En las afueras, las vallas cerraban el paso entre el Reloj Chino y el resto de los estudiantes, reunidos en una masa compacta. Debido a la distancia y al ruido omnipresente, muchos escucharon las declaraciones de Osorio Chong con la radio de su celular, compartiendo los audífonos con sus vecinos.

En la esquina de Bucareli y Morelos, una ambulancia mantuvo sus puertas abiertas con la radio a todo volumen para que los estudiantes cercanos pudieran oír el mensaje del funcionario.

Cuando un vocero de la comitiva evocó a los normalistas desaparecidos y asesinados de Guerrero, el conductor de W Radio cortó la transmisión y comentó que este tema “no tenía que ver con el IPN”.

Cada vez que Osorio Chong prometía el cumplimiento de las demandas estudiantiles, lo que retransmitían las radios, estallaban los “¡Sí se pudo!” en las calles anexas al edificio de la Segob.

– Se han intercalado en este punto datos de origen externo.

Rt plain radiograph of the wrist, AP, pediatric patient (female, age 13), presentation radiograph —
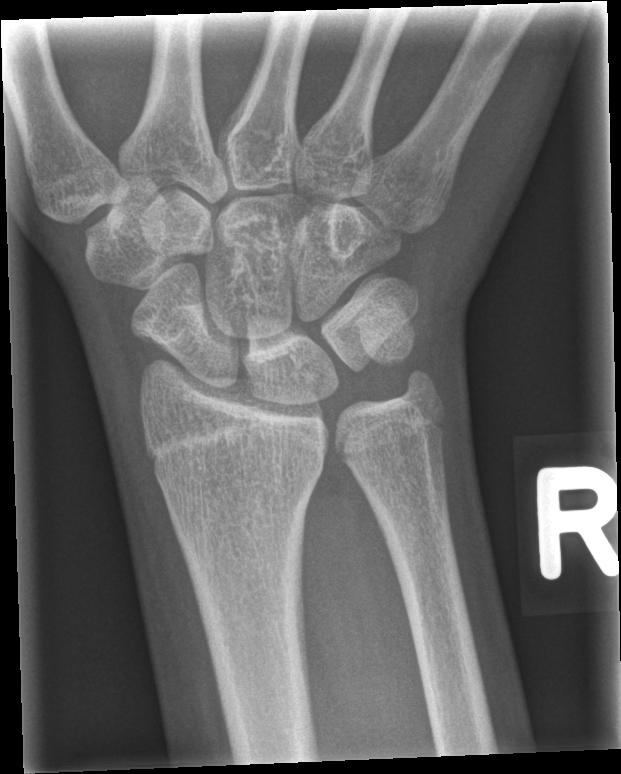 Bone fracture: none labeled
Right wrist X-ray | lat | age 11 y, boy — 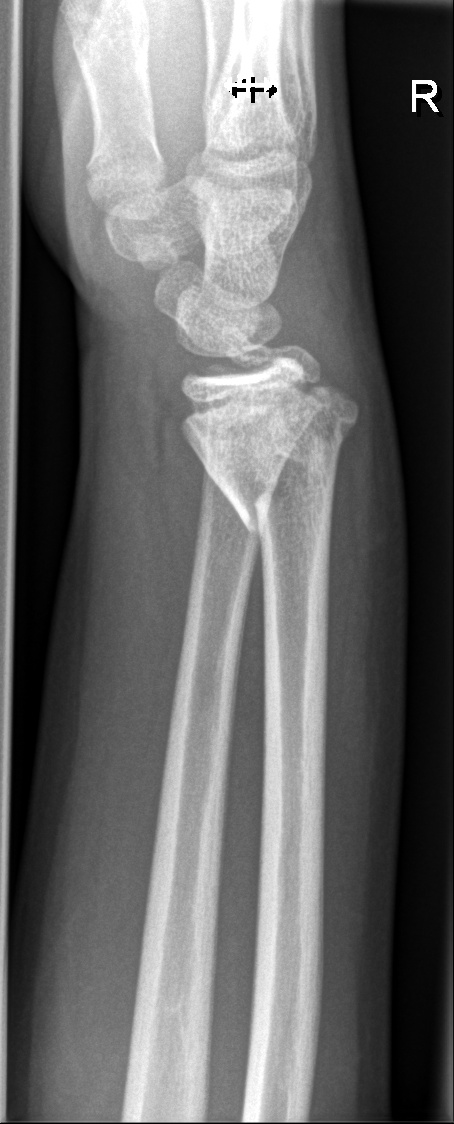

(bounding boxes in image-pixel xyxy)
Bone fracture = (left=177, top=372, right=362, bottom=537)
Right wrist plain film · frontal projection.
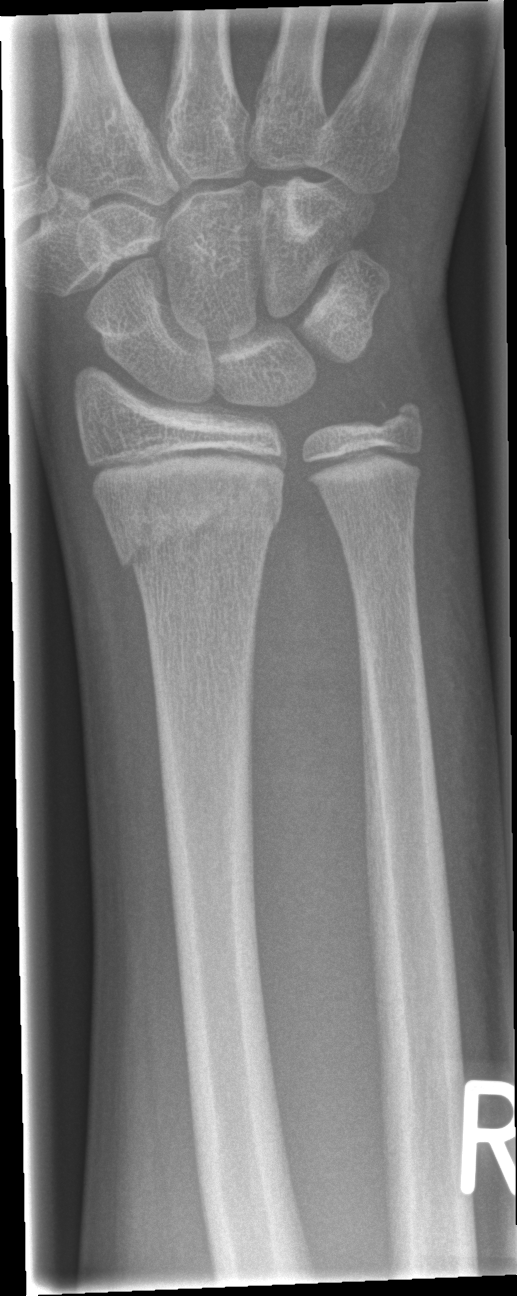 • Boxes as x1,y1,x2,y2 (top-left / bottom-right, pixel units).
• AO/OTA classification: 23r-M/3.1; 23u-E/7.
• Two fractures at <102,477>-<286,578>; <364,387>-<430,444>.

La fecha en que los estudiantes informarán a Gobernación la aceptación de sus resoluciones se definirá en la Asamblea General Politécnica (AGP), no sin antes lanzar una advertencia al funcionario federal en el sentido de que “lo hacen responsable de cualquier daño a los integrantes del movimiento del Instituto Politécnico Nacional.

“No vamos a dejarlo aquí, en cada escuela vamos a organizar asambleas politécnicas para analizar la propuesta que entregó la Segob. Fue un logro, pero no la victoria”, aseveró a Apro Iván García, un estudiante de la ESIA Zacatenco con un casco amarillo en la cabeza, vestido con camisa sin mangas y empapada por la lluvia, quien no obstante sostenía una enorme bandera del IPN en sus manos.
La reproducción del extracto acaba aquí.